Posted in Free/Libre Software, GNU/Linux, Microsoft, Novell, Patents, Red Hat at 5:49 am by Dr. Roy Schestowitz

Is it not cheating if the law is broken?

There is clearly a trend here. Companies that are unable to compete with superior and more affordable competition go beyond just dismissal using stereotypes. They start to attack. How so? Using software patents, which were never supposed to be valid in the first place (they are still seen as illegal by the vast majority of the world).

The same type of dilemma and response chracterises the music industry, which still tries to transform business models using new laws and defective ‘feature’ (anti-features), whose purpose may be to turn a purchasing model into a renting model much to the consumer’s disappointment and the middleman/merchant’s delight.

A couple of days ago, Groklaw identified a Web page that spoke about Microsoft’s plan for Novell. It also gives insight into other strategies for ‘competing’ against Free software (using law, not technical merit). Microsoft is prepared to use RAND, which is absurd for being a mechanism designed only to secure a monopoly. Here is some text of interest, which is deliberately brought second-handed from Digital Majority:

Microsoft patenst in these protocols will be made available on RAND terms at very low royalty rates Covenant not to sue open source developers for development and non-commercial distribution of implementations of these Open Protocols.

It should be obvious then that when Microsoft talks about “Open Protocols” (both capitalised) it does not mean free-to-use protocols. It’s neither libre nor gratis. It’s another fine example of Microsoft bending or misusing the word "open". Remember what Microsoft thinks of the word “open”:

“I am constantly amazed at the flexibility of this single word.”

Jason Matusow, Microsoft

Eventually, Microsoft is likely to just dilute the word “open” until it has no valuable meaning whatsoever. It serves it well.

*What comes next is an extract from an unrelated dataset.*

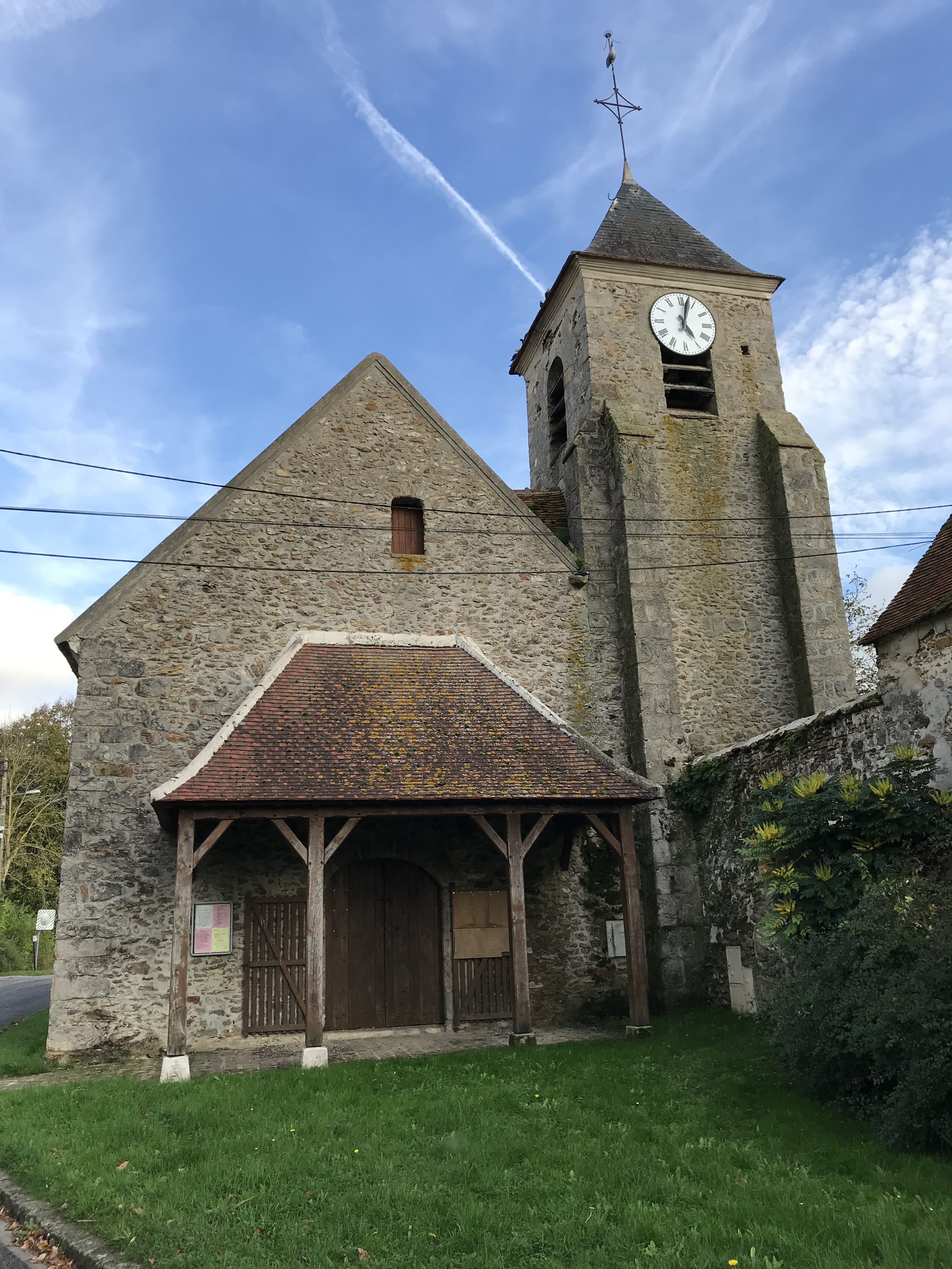 Église Saint-Nicolas du Plessis-Feu-Aussoux (Seine-et-Marne, France) en octobre 2017.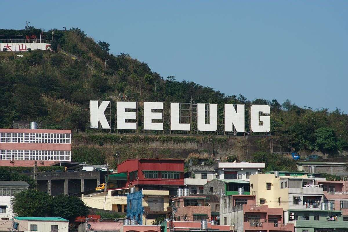 ハリウッドのような基隆プレート

“It should be obvious then that when Microsoft talks about “Open Protocols” (both capitalised) it does not mean free-to-use protocols.”The mighty sting that enables visibility of APIs to mean no free access is of course the notion of intellectual monopolies, which are recognised only in a handful of nations. Microsoft is not alone when it comes to such strategy, whose core principle is extraction of money from one’s own competition. Trend Micro tried this too. And look where it ended up:

  1. Trend Micro patent claim provokes FOSS community, leads to boycott
  2. Call for action: Boycott Trend Micro

The CEO of the company, who is also one of the ‘geniuses’ behind the bad business plan, is currently doing some ‘damage control’. First they attack and then they apologise and pretend to be clueless.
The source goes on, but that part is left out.